The world of Borthan is meticulously described by the author, down to its history, geography, customs, flora and fauna, and can almost be seen as a warm-up for Silverberg’s most elaborately detailed planet, Majipoor (although it took him eight novels and change to flesh out THAT world fully). Very much a novel of its time, with its emphasis on drugs and “soul sharing” and the liberating power of love, the book retains its great effectiveness today, over four decades later. As for that Sumaran drug, it is described in a manner that forcefully brings to mind LSD, especially when Kinnall and Schweiz spill the powder into some wine, drink it down, and wait a 1/2 hour or so for the effects to manifest. Those initial effects DO seem reminiscent of the lysergic experience, too, although no acid that I have ever heard of, unfortunately, enabled soul-to-soul telepathy between its users. A pity.
As in Son of Man (an extremely psychedelic, borderline unreadable book that makes one wonder about the extent of Silverberg’s own drug experiments during that period!), our lead character here gets to know what it feels like to be a woman (by doing the drug with his mistress); as does the telepath David Selig in the author’s 1972 novel Dying Inside, our lead character also gets to experience a “double orgasm” (while doing the drug and having sex with that same woman). The book is absolutely compelling, fascinating and charming; a true “page-turner” that even contains some traces of genuine humor (in an apparent nod to Star Trek, the shipmaster who takes Kinnall and Schweiz to the southern continent is named… Capt. Khrisch!).

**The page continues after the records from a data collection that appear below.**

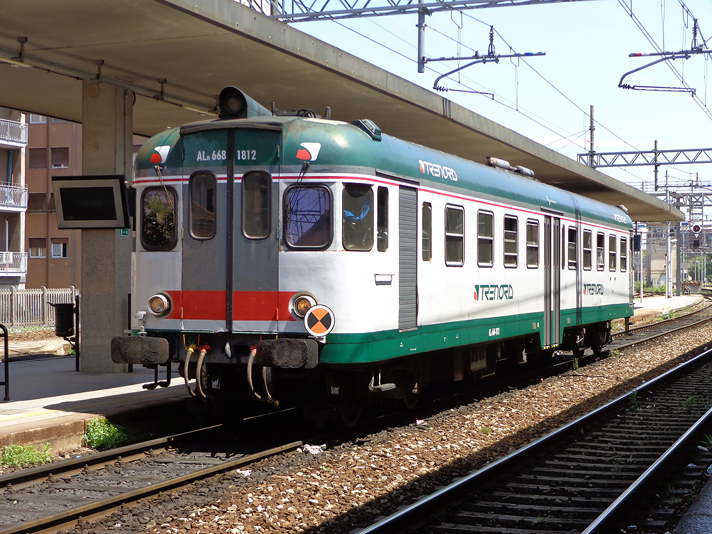 Automotrice ALn 668.1812, in livrea Trenord, in sosta nella stazione di Pavia in attesa di effettuare un treno regionale per Vercelli.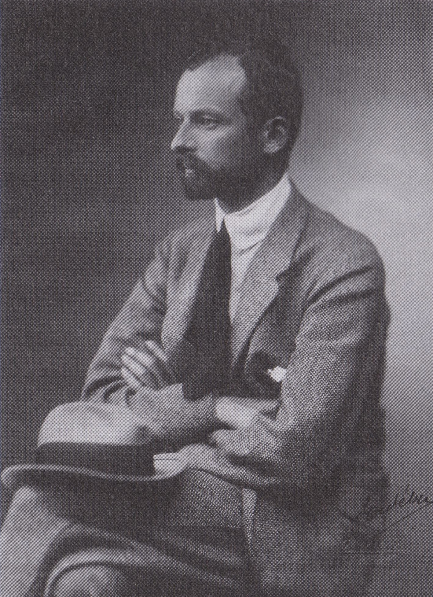 Móric Esterházy - premier Węgier w 1917 r.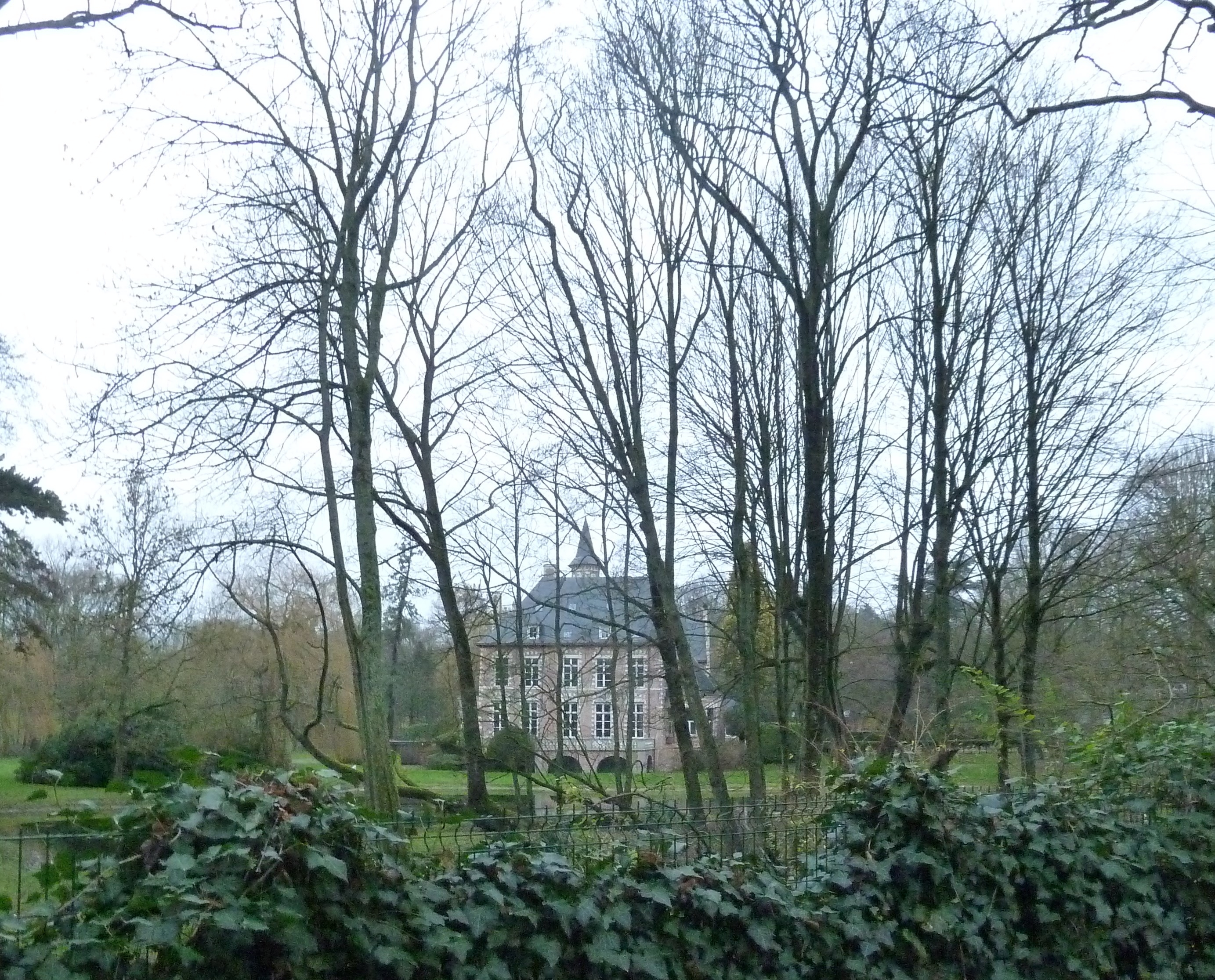 Château de la Fontaine à Croix, Nord .- France .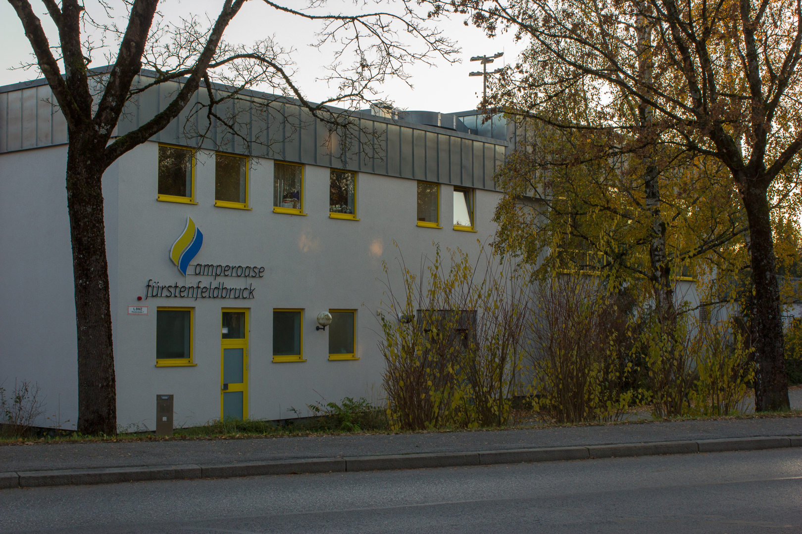 Das Foto zeigt die Außenansicht der AmperOase von Norden.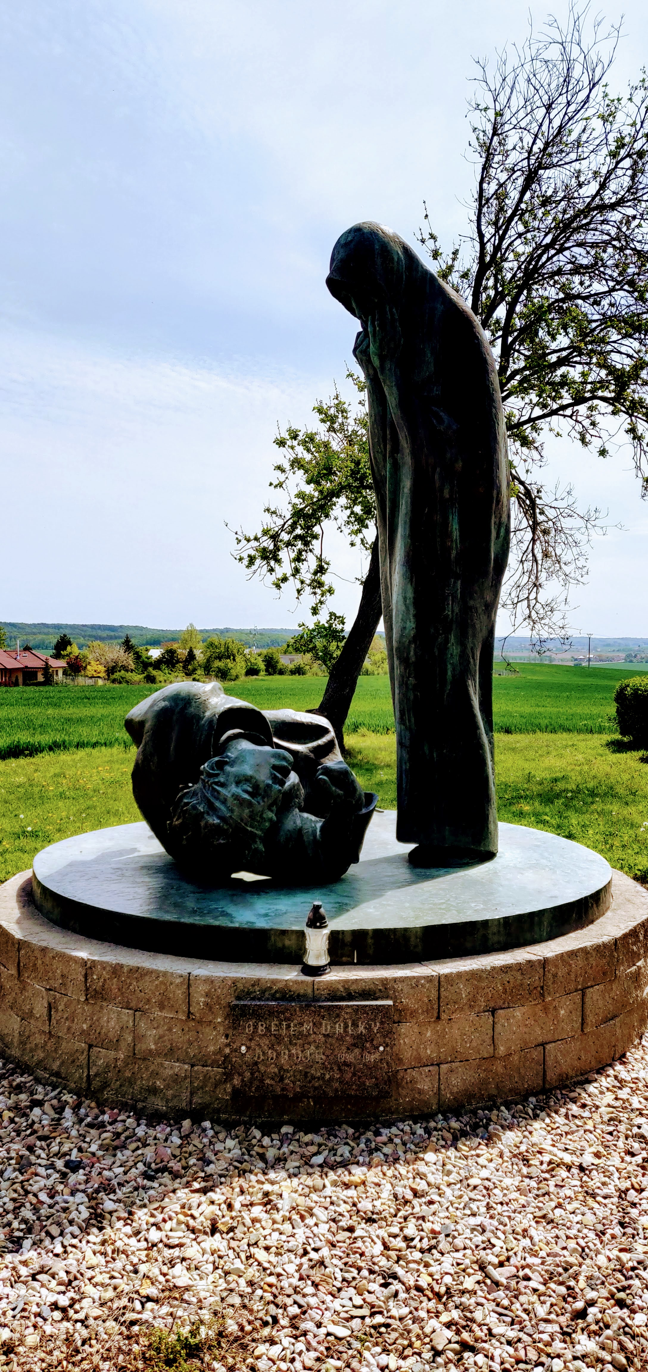 Pomník se nachází u vstupu na hřbitov v Holicích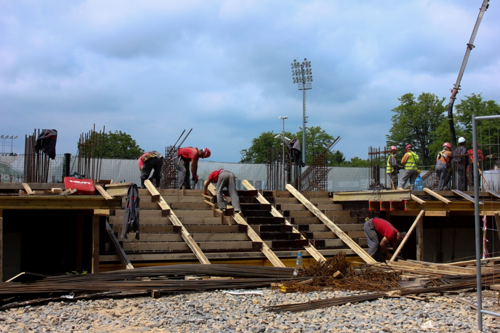 Строежът на новия сектор "В" на "Лудогорец Арена" в Разград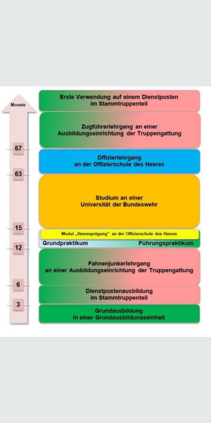 Schema der neuen Offizierlaufbahn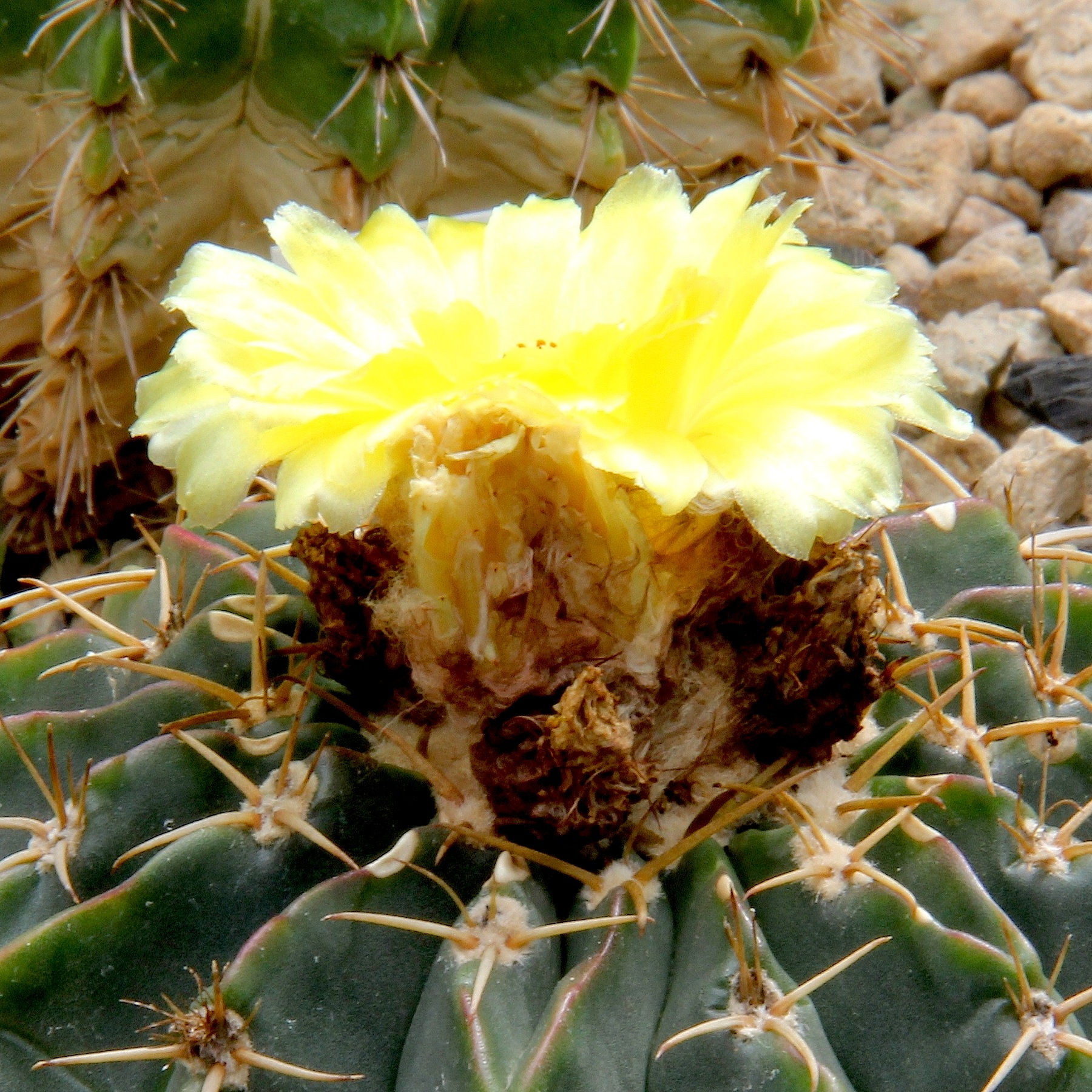 Parodia sellowii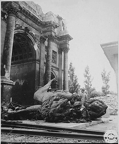 Siegestor in Munich after World War II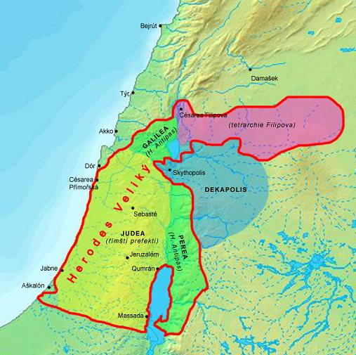 Kenaán za vlády Heroda Velikého a jeho následovníků v první polovině 1. století. Disclaimer: With this statement DEMIS BV grants you permission to freely copy the PNG images returned by our server and use them for your own purposes, including web pages. We would appreciate a reference to our server but such a reference is not required, nor do we take responsibility for the accuracy or quality of the maps.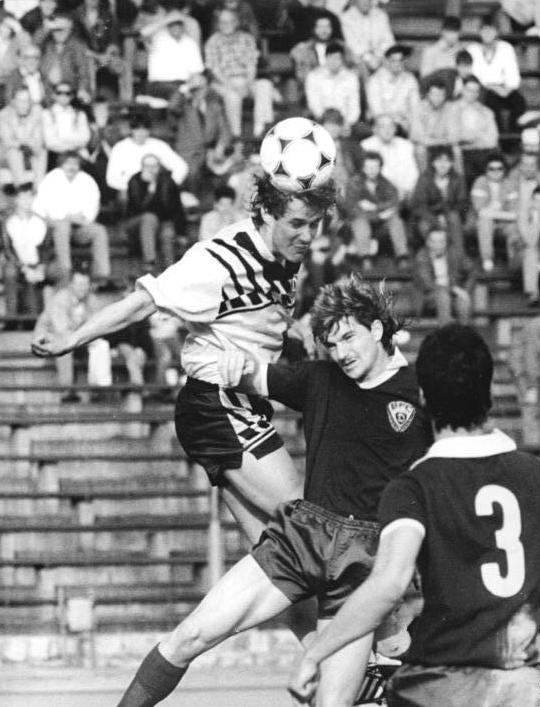 ADN-ZB-Oberst-3.8.89-sche- Berlin: Vorbereitung Supercup-Spiel- DDR-Meister SG Dynamo Dresden und Pokalsieger BFC Dynamo bestreiten am 5.8. in Cottbus erstmalig ein Spiel um den neugeschaffenen "Pokal des Deutschen Sportechos". Der Dresdner Torsten Gütschow (oben), Torschützenkönig der vergangenen Saison, in einem früheren Spiel im Zweikampf mit dem Berliner Thomas Strecker, hofft aich in diesem Supercup-Spiel seinen "Torriecher" unter Beweis stellen zu können."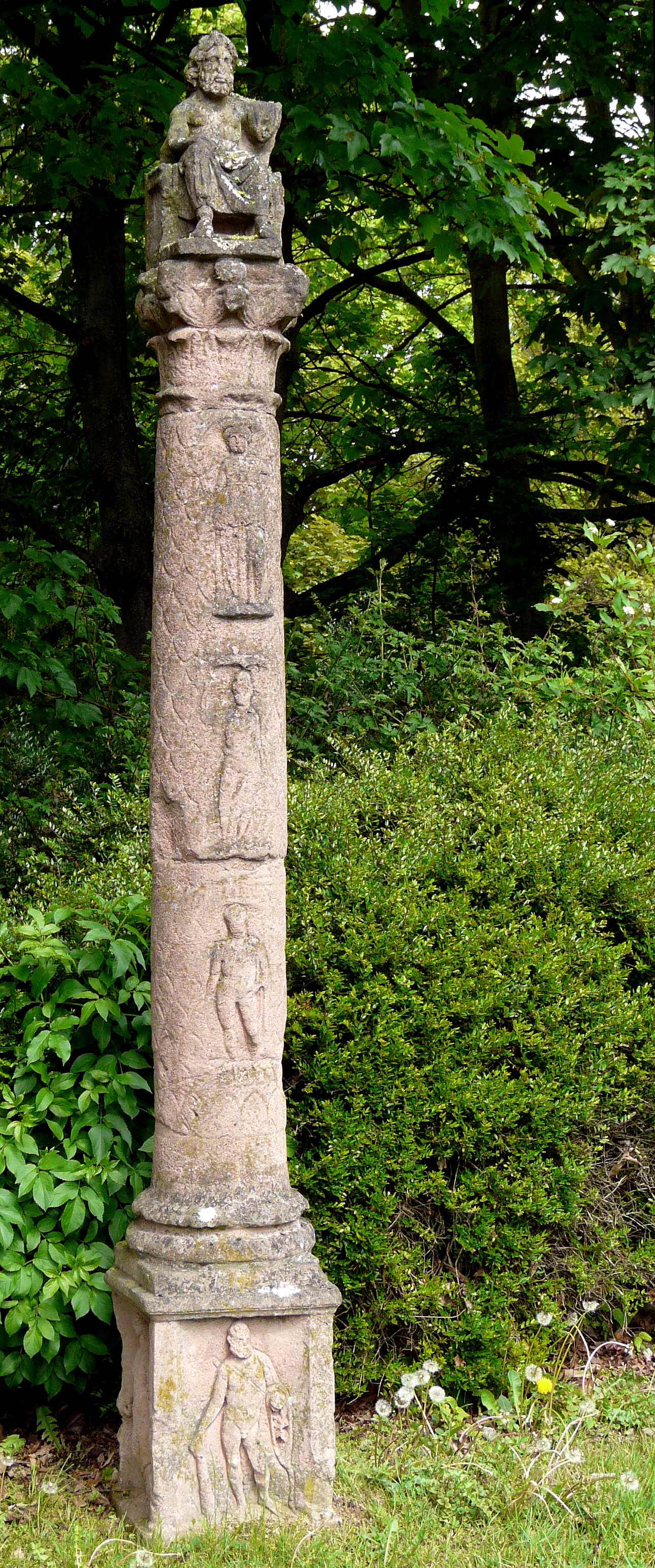 Jupitergigantensäule aus Novaesium; Historischer Rundgang, Neuss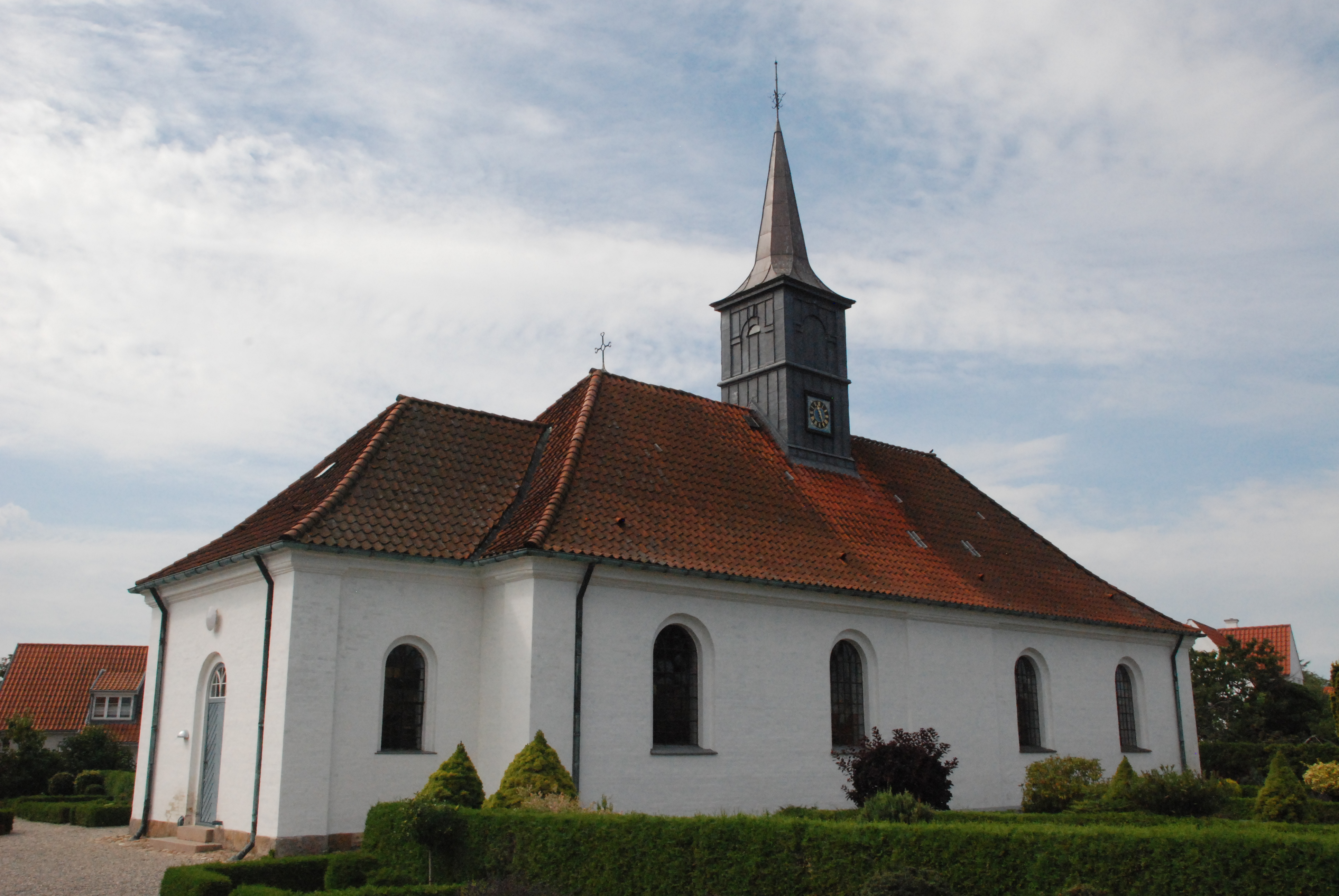 Hornbæk Kirke, Hornbæk Sogn, Lynge-Kronborg Herred, Frederiksborg Amt, Danmark.

“My prose has its faults,” Darival tells us at one point in his history, but there were certainly none that this reader could discern. In all, this is yet another wonderful creation from Mr. Silverberg, one of the best of the 15 or so that I have read so far, and surely deserving of that Nebula Award. To put it succinctly, and in a phrase that would surely shock and appall most of the inhabitants of Velada Borthan, “As for myself, I loved it!”